:: TASK DESCRIPTION ::
Please copy exactly the part of the records below that opens with the line containing "sample: synaptic ribbons" and closes with the line containing "sample: C. elegans embryo early stage", leaving out any pictures.
══ THE DATA
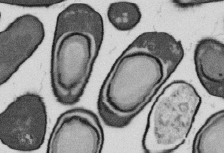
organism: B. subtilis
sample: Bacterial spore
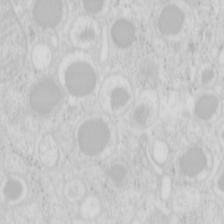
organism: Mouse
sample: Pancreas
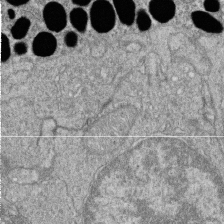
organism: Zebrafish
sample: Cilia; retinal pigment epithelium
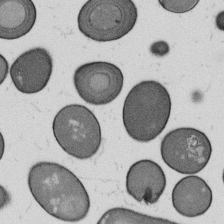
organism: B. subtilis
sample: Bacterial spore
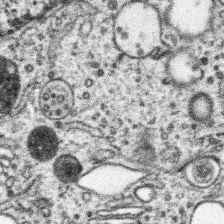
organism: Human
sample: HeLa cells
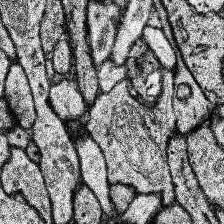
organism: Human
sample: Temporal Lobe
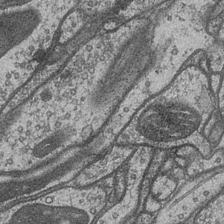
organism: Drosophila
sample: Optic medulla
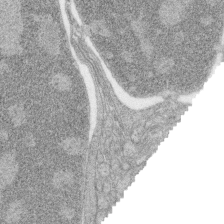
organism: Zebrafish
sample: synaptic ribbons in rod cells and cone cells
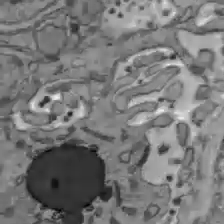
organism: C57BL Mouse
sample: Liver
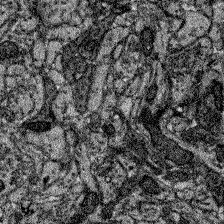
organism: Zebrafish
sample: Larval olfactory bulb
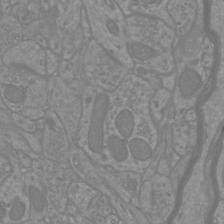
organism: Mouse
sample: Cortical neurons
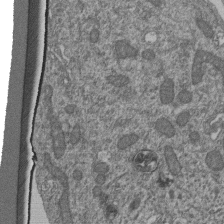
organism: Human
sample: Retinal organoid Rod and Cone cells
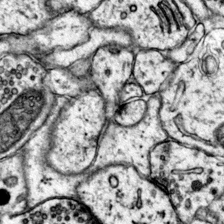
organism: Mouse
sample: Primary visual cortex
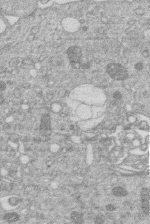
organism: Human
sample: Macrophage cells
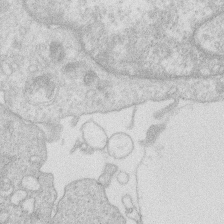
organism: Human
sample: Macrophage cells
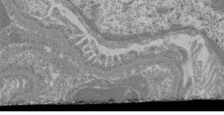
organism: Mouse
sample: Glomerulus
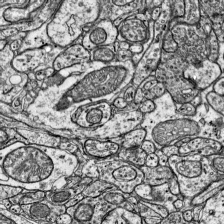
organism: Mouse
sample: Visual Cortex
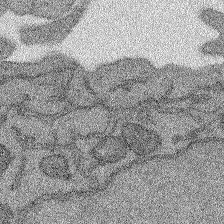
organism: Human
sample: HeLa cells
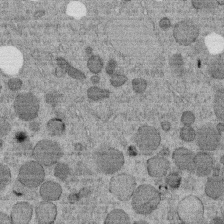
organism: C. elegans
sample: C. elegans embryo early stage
════
══ THE DATA
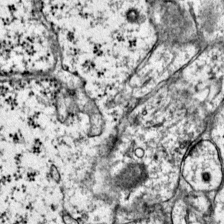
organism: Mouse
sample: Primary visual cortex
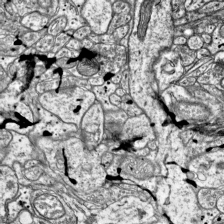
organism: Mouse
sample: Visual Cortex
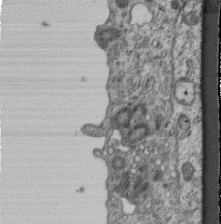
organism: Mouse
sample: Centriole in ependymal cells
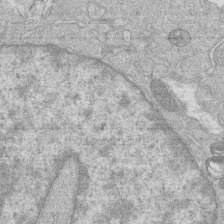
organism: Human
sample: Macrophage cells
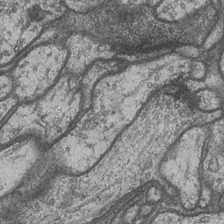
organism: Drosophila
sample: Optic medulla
════
══ THE DATA
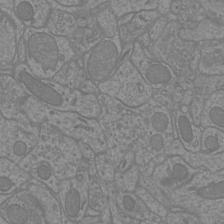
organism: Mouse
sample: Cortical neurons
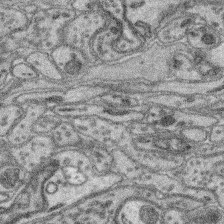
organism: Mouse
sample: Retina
════
:: ANSWER FOR THE TASK ::
sample: synaptic ribbons in rod cells and cone cells
organism: C57BL Mouse
sample: Liver
organism: Zebrafish
sample: Larval olfactory bulb
organism: Mouse
sample: Cortical neurons
organism: Human
sample: Retinal organoid Rod and Cone cells
organism: Mouse
sample: Primary visual cortex
organism: Human
sample: Macrophage cells
organism: Human
sample: Macrophage cells
organism: Mouse
sample: Glomerulus
organism: Mouse
sample: Visual Cortex
organism: Human
sample: HeLa cells
organism: C. elegans
sample: C. elegans embryo early stage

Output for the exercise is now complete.